Anche le date hanno una loro importanza. Il dieci novembre del 2010, un mese dopo la firma di quel contratto, Tiziano Renzi vende le rimanenti quote della società a un imprenditore piemontese che in passato si occupava di «commercio ambulante, vendita al minuto di mercerie, chincaglierie, tessuti». A quel punto, la Chil Post è ormai una scatola vuota destinata a una veloce eutanasia. Tutto comincia con il reclamo del titolare di una lavanderia, dettaglio in linea con il seguito di una storia minima, non certo di grande finanza, che sarebbe passata inosservata non fosse per il cognome illustre, indagato da sei mesi, emerso oggi tramite la notifica dell’avviso di proroga delle indagini sul suo conto. Nel 2005 la filiale genovese della Chil Post lascia gli uffici di via Fieschi, destinati a riprendere l’aspetto originario di lavanderia e noleggio biancheria. Il proprietario dei muri denuncia il pessimo stato nel quale sono lasciati i locali, il mancato pagamento di tre mesi d’affitto, per un totale di 8.000 euro, e la mancata restituzione delle pareti di plastica che delimitano gli open space.

La lunga diatriba si conclude con la condanna di Chil srl al risarcimento di undicimila euro più altri 8.000 per l’appropriazione di materiale altrui. Quella causa fa da apripista alla pattuglia dei creditori. Ma di Chil Post, che da tempo aveva stabilito la sua sede legale a Genova, non resta nulla, solo debiti. Lo stato passivo viene calcolato in un milione e 125.000 euro, dovuti a diciannove creditori. Tiziano Renzi aveva fondato l’azienda nell’ottobre del 1993. Gli obiettivi erano di largo respiro, spaziavano dall’ideazione e organizzazione di materiali per l’attività di comunicazione e pubblicità al commercio di prodotti alimentari freschi o surgelati fino all’acquisto di autovetture, furgoni e veicoli finalizzati al noleggio, con o senza conducente. Dal 1999 al 2004 venne intestata a Matteo Renzi e a una delle sue sorelle. Il 17 ottobre 2003, a quel tempo era segretario provinciale della Margherita: le quote tornarono al padre e alla madre Laura, mentre il futuro premier fu inquadrato come dirigente, in aspettativa dal giorno seguente l’elezione a presidente della provincia di Firenze, avvenuta il 13 giugno 2004. A farla breve, l’accusa che viene rivolta a Tiziano Renzi è di avere ceduto a se stesso l’unico ramo fruttifero di una società ormai in disarmo, lasciandosi alle spalle una specie di bad company piena di debiti da pagare dopo aver vissuto a credito per almeno gli ultimi tre anni della sua travagliata esistenza. Nel 2011 la Chil Promozioni srl che nel bilancio approvato il 30 aprile 2010, l’ultimo prima dell’acquisizione dei «servizi di marketing editoriale» del parente povero genovese, dichiara un fatturato di due milioni 773 mila euro, infatti si trasforma in Eventi 6 srl, l’azienda di famiglia da quattro milioni di euro, presieduta da Laura Bovoli, con quote ripartite tra lei e le sue due figlie. L’atto di cessione di azienda tra marito e moglie mostra come la società acquirente in realtà si faccia carico di una parte dei debiti accumulati dal venditore.

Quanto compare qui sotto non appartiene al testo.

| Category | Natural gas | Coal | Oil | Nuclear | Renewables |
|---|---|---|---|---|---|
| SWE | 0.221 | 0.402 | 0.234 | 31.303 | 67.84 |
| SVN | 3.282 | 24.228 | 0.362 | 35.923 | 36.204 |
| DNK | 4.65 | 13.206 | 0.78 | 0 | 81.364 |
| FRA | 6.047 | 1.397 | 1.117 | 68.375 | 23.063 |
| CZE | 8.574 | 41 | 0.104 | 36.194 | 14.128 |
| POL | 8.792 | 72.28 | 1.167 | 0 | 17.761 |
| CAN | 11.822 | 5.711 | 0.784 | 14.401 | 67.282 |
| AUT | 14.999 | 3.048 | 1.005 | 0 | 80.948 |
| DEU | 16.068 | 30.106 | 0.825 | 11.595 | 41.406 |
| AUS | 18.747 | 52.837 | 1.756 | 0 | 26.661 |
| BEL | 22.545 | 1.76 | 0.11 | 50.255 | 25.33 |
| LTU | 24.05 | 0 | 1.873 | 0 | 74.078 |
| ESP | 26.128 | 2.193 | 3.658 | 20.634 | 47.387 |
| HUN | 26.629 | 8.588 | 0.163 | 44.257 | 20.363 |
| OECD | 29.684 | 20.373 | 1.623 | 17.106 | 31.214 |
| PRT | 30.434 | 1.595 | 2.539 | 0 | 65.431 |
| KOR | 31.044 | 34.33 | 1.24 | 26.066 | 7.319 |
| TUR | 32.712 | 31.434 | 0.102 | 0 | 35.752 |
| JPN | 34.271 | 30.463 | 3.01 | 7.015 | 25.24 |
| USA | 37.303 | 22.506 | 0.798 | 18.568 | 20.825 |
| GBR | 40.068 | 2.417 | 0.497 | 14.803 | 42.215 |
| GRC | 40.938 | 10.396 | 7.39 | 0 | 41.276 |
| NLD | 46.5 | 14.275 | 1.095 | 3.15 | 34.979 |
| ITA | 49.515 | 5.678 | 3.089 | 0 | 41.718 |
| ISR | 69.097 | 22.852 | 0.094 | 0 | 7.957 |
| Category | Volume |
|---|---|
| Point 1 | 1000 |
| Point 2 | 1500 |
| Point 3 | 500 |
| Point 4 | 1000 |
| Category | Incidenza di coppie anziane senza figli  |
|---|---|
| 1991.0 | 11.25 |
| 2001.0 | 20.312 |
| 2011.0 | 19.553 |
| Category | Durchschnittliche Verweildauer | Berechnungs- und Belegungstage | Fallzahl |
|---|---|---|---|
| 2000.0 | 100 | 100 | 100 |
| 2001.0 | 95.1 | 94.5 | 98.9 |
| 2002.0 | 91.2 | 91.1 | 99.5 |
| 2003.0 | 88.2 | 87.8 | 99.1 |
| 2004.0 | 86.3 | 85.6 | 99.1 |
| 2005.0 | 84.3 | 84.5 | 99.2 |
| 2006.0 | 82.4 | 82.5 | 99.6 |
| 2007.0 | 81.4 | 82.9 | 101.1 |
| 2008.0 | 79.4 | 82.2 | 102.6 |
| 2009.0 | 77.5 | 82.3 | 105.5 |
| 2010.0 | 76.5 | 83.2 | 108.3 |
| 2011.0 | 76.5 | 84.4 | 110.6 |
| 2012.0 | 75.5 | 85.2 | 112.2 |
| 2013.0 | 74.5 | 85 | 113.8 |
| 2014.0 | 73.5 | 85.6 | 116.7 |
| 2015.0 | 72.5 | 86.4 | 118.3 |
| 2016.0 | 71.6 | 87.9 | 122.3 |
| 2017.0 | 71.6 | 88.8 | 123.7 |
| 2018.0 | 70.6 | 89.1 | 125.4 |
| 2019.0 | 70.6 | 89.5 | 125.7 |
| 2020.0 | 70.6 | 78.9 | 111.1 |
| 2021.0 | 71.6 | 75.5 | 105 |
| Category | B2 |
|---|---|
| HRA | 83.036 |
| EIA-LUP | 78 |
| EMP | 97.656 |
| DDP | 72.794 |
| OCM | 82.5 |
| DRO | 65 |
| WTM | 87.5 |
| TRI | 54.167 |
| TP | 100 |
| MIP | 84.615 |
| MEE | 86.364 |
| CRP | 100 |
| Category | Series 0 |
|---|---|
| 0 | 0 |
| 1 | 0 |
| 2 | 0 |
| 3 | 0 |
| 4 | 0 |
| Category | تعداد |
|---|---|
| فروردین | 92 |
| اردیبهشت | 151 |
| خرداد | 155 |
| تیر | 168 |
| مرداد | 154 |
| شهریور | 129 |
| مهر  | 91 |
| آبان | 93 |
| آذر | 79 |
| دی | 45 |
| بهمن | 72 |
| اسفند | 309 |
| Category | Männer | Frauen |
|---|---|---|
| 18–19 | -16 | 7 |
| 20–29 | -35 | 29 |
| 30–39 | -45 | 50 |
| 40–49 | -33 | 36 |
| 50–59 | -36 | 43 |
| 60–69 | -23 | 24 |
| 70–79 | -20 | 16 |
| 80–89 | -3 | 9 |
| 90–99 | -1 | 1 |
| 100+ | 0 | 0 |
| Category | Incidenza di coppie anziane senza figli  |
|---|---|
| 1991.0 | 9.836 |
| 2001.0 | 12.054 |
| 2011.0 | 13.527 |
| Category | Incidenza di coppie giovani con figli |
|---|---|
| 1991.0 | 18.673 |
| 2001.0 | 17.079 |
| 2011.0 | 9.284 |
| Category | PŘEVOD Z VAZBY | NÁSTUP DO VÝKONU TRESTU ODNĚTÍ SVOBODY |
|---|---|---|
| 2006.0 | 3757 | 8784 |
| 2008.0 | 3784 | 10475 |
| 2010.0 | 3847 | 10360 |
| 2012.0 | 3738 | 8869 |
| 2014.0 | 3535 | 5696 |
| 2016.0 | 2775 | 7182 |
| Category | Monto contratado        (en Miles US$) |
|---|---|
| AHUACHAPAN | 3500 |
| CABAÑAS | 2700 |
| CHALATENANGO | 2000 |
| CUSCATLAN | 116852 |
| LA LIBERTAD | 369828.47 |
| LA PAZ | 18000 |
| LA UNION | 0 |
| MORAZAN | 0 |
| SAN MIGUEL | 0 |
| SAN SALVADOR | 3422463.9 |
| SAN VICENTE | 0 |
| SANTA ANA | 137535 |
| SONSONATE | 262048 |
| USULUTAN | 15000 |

La fetta rilevata dalla Chil Promozioni srl ammonta a 214 mila 907 euro e alla voce trattamento di fine rapporto personale inserisce 28 mila 326,91 euro dovuti a Matteo Renzi, che figura tra i dipendenti della Chill Post passati nella futura Eventi 6 srl, società dalla quale il presidente del Consiglio si dimette nel 2013. Gli altri creditori aspettano, senza troppo sperare. Nell’elenco figura Equitalia, titolare di una cartella da 14.957 euro, e soprattutto la Banca di credito cooperativo di Pontassieve, il paese adottivo di Matteo Renzi, che aveva affidato all’ormai defunta Chil Post srl la bellezza di mezzo milione di euro, 496.717,95 euro, a essere precisi. L’unico grande numero in una vicenda forse piccola che contiene però dettagli in grado di causare imbarazzo per interposta persona.